Tuesday, 5 January 2010

The moving pendulum

“The moving pendulum swings, and having swung, swings back”

I can’t remember when this idea or concept first occurred to me, but it’s been unconsciously building and developing, until I think I can now express it (fairly!) coherently.

The “moving pendulum” seems to be a natural consequence of Newton’s “equal and opposite reaction” – and it applies to other than pendula, too.

It also applies to people, on national, cultural, social, group and individual levels.

A repressive culture holds the pendulum unnaturally far to one side; the longer and higher it’s held back, the more extreme the release reaction will be. when that pressure is eventually (and usually suddenly) released. (I can remember watching the Berlin Wall come down, and hoping that the newly-united Germany wouldn’t let the pendulum swing too far in the opposite direction – so I was sort of thinking about this at least twenty years ago!)
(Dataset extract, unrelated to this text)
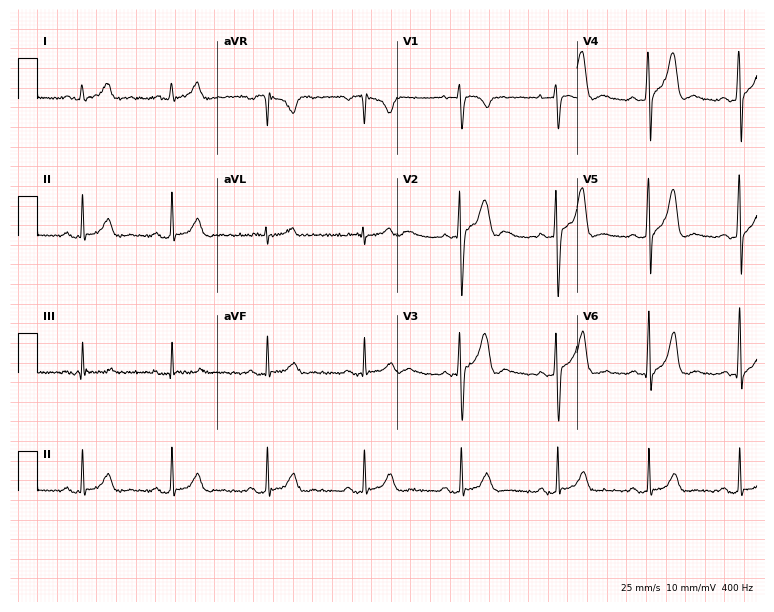
12-lead ECG from a male, 29 years old. No first-degree AV block, right bundle branch block, left bundle branch block, sinus bradycardia, atrial fibrillation or sinus tachycardia recorded for this tracing.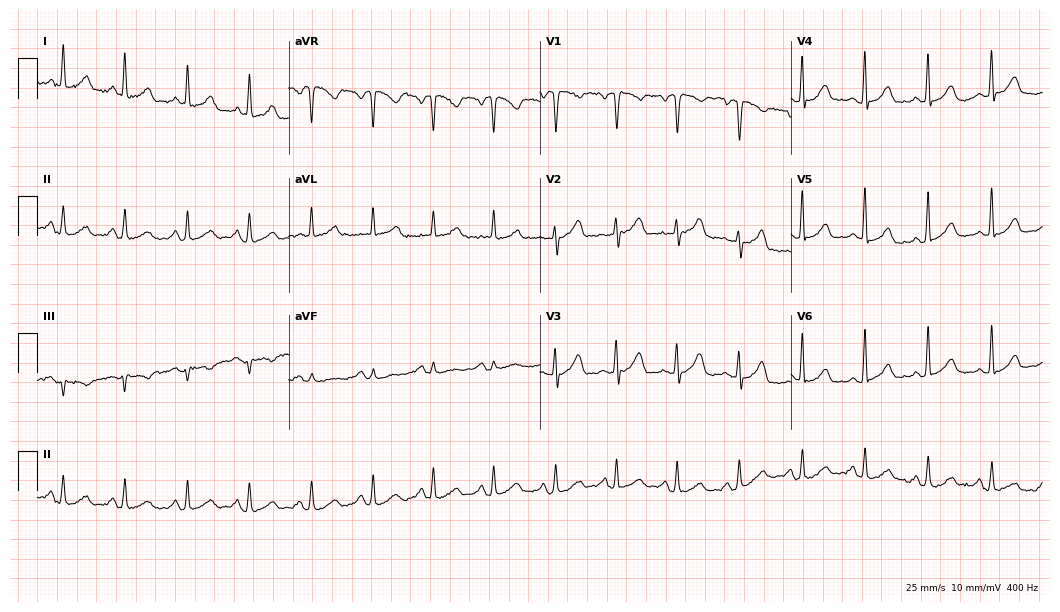
Standard 12-lead ECG recorded from a female patient, 46 years old (10.2-second recording at 400 Hz). Read as a normal ECG.

A culture of repression suddenly fails, and the pendulum, having been held back so far and for so long, swings to the opposite extreme: this provokes a reactionary backlash, which provokes a counter-backlash, and so on, and on, and on …

Each time the pendulum swings, it will move almost as far in the opposite direction, and almost as far as that back again – and the higher and the longer the pendulum is held to one side, the more violent the reaction will be when it’s finally released.

Note “almost as far”. As the pendulum continues to swing, the wild oscillations will gradually lose momentum and settle down into a regular rhythm. If given the chance!

The counter-reaction will want to hold the pendulum back: maybe not quite as high as it was before, but in the same general area of its previous locked-down position.

And the people who enjoy the free-swinging will oppose that and, in the joy of being able to move at last, will move too far the other way.

And so we proceed by a series of wild oscillations: first too far in one direction, then too far in the other.
The pendulum isn’t given the time to settle down to a regular rhythm; it keeps getting bumped and jolted.

Swinging 60s from post-war austerity …
Edwardian extravagance from Victorian prudery …
Convent girls becoming sex kittens …
Poor people winning the lottery and becoming spend-a-holics ….
Laddish yobbism from the backlash to New Men which waas itself a backlash from Macho Men …
And laddette yobbism, too …
Russians harking back wistfully to the Communist regime, because the system collapsed rather than slowly dissolving, and capitalism came as one hell of a culture shock to most of them …

People can’t really handle too much change too quickly; we want stability, even if it’s a stability of repression: we might not have liked it, but at least we knew where we were then.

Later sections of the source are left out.